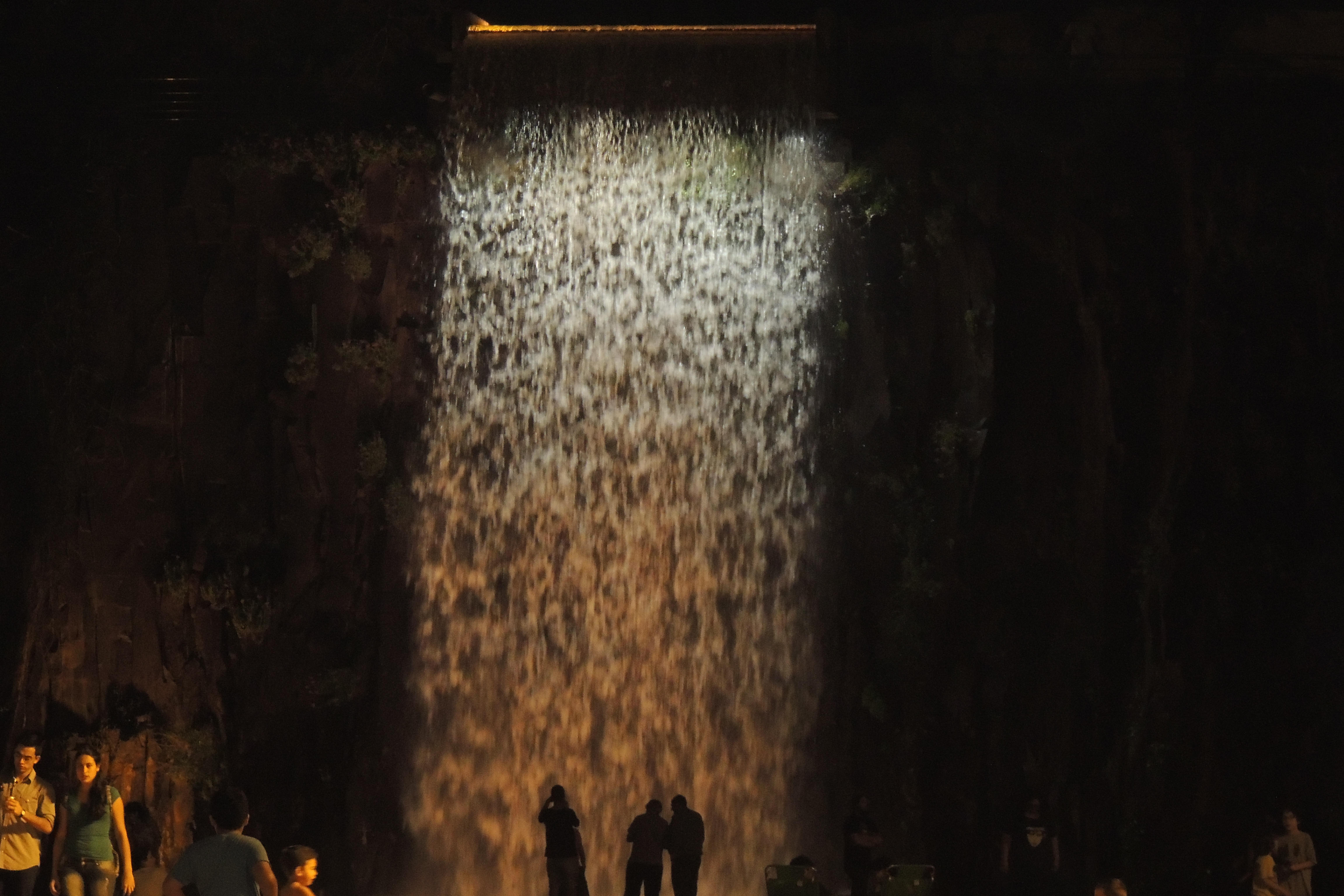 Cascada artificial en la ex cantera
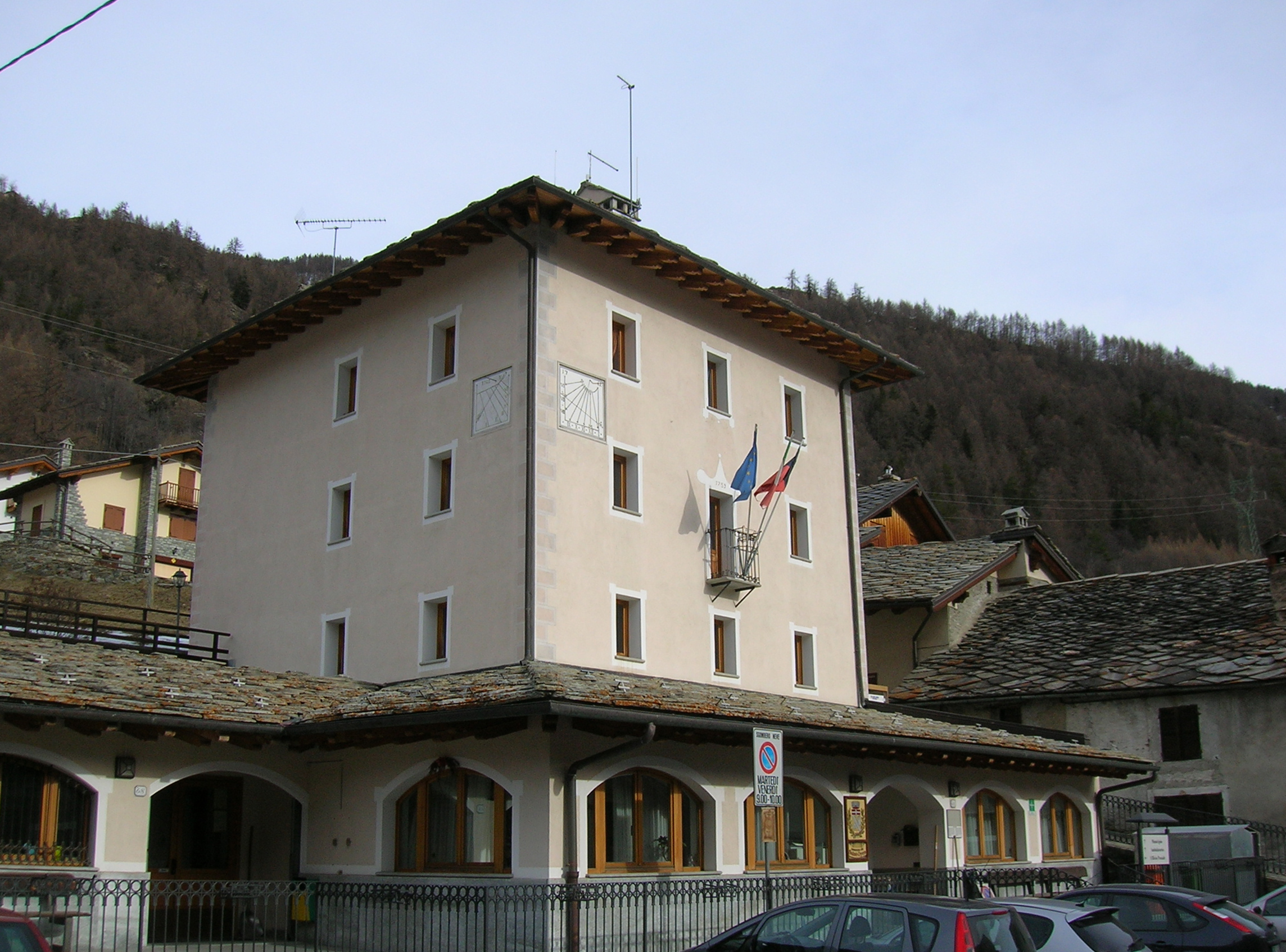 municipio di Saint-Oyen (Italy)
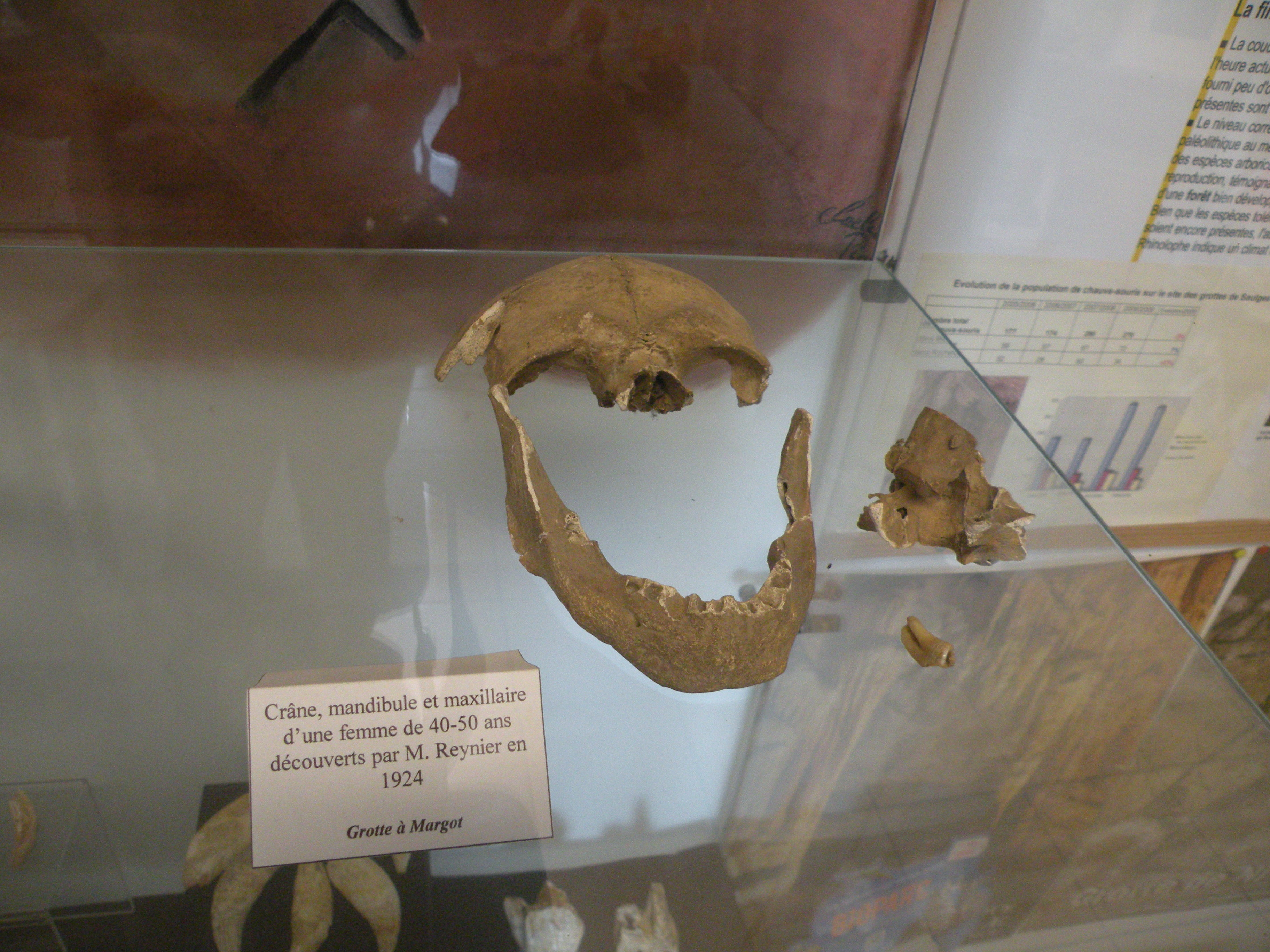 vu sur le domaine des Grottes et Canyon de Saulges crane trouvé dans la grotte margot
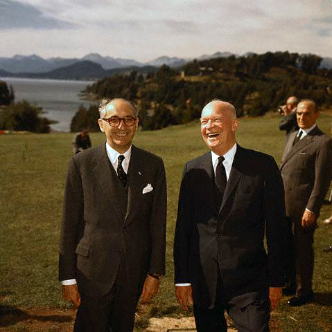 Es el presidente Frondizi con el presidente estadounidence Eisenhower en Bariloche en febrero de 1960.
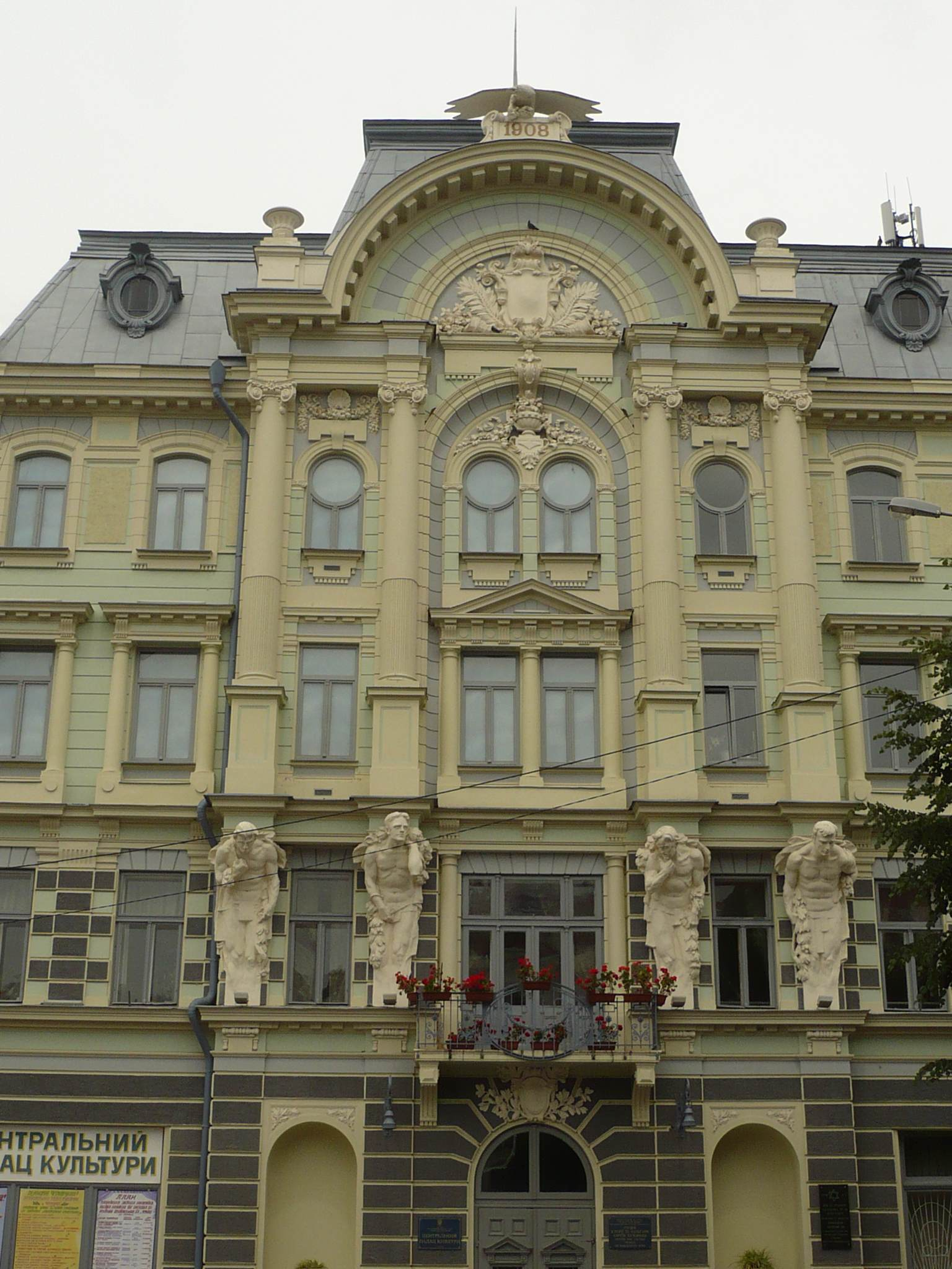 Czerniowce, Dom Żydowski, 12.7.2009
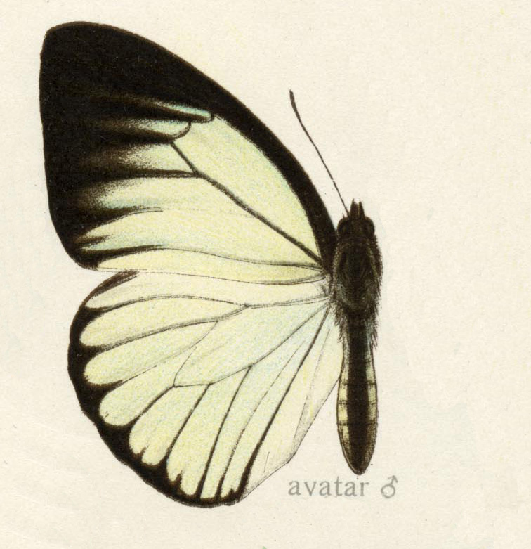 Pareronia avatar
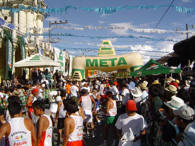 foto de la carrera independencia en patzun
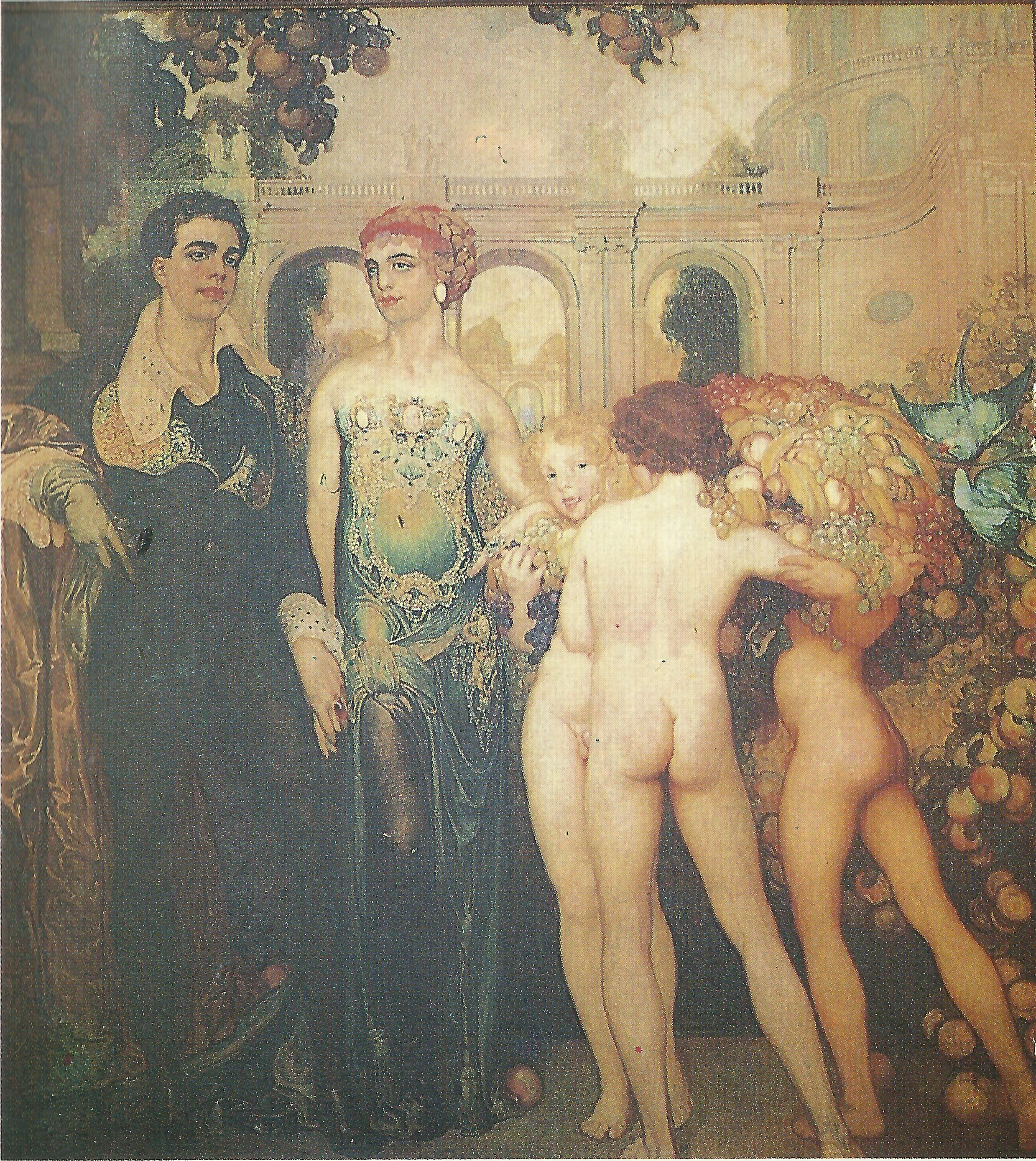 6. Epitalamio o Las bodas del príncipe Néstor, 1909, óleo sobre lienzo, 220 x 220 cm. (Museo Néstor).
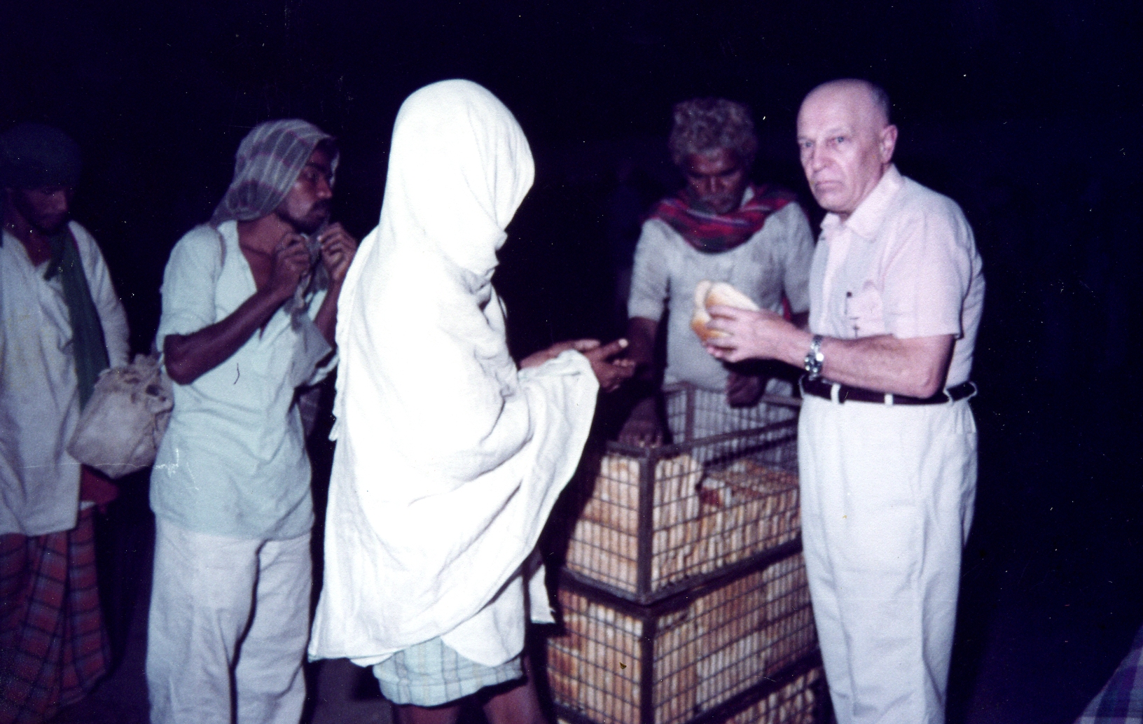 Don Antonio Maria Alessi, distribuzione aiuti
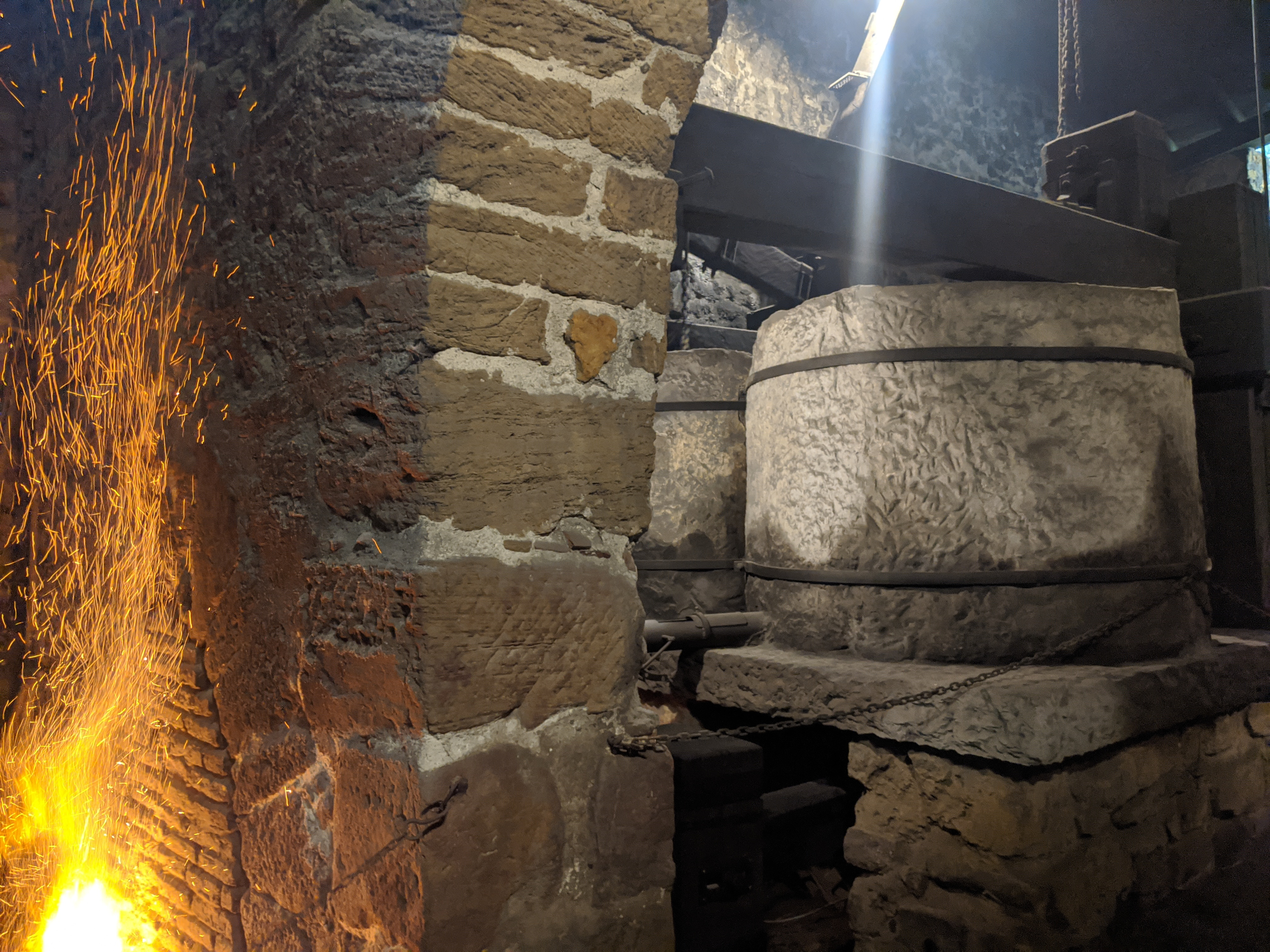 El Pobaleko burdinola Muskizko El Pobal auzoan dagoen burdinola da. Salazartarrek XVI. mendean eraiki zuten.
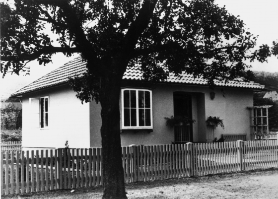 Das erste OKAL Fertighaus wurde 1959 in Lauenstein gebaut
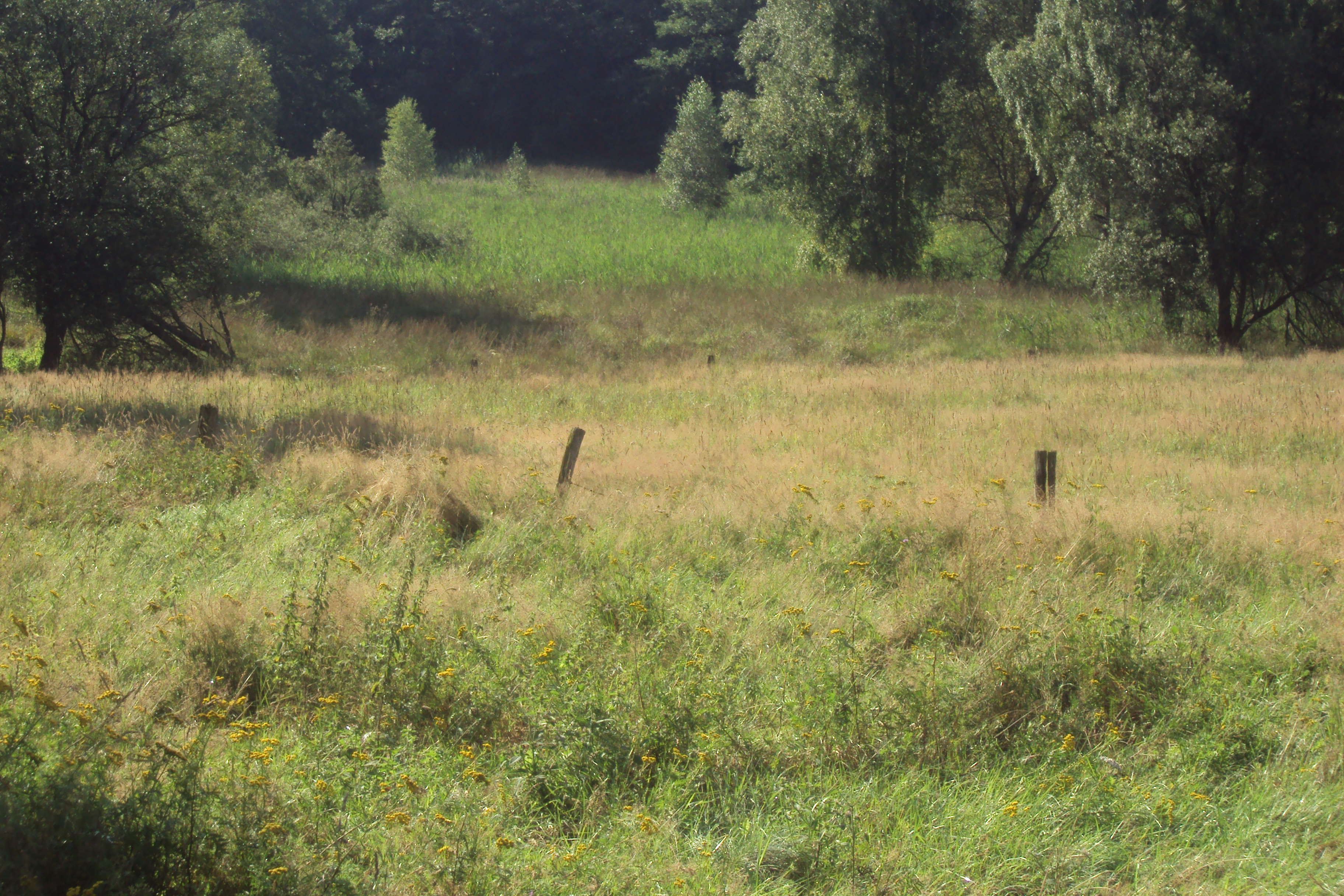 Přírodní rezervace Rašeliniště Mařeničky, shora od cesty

------------------------

Task brief
The reply should consist only of the lines running from the one with "El Pobaleko burdinola" through the end of the material, both included, copied exactly; please omit pictures.

Reply to the exercise
 El Pobaleko burdinola Muskizko El Pobal auzoan dagoen burdinola da. Salazartarrek XVI. mendean eraiki zuten.
 Das erste OKAL Fertighaus wurde 1959 in Lauenstein gebaut
 Přírodní rezervace Rašeliniště Mařeničky, shora od cesty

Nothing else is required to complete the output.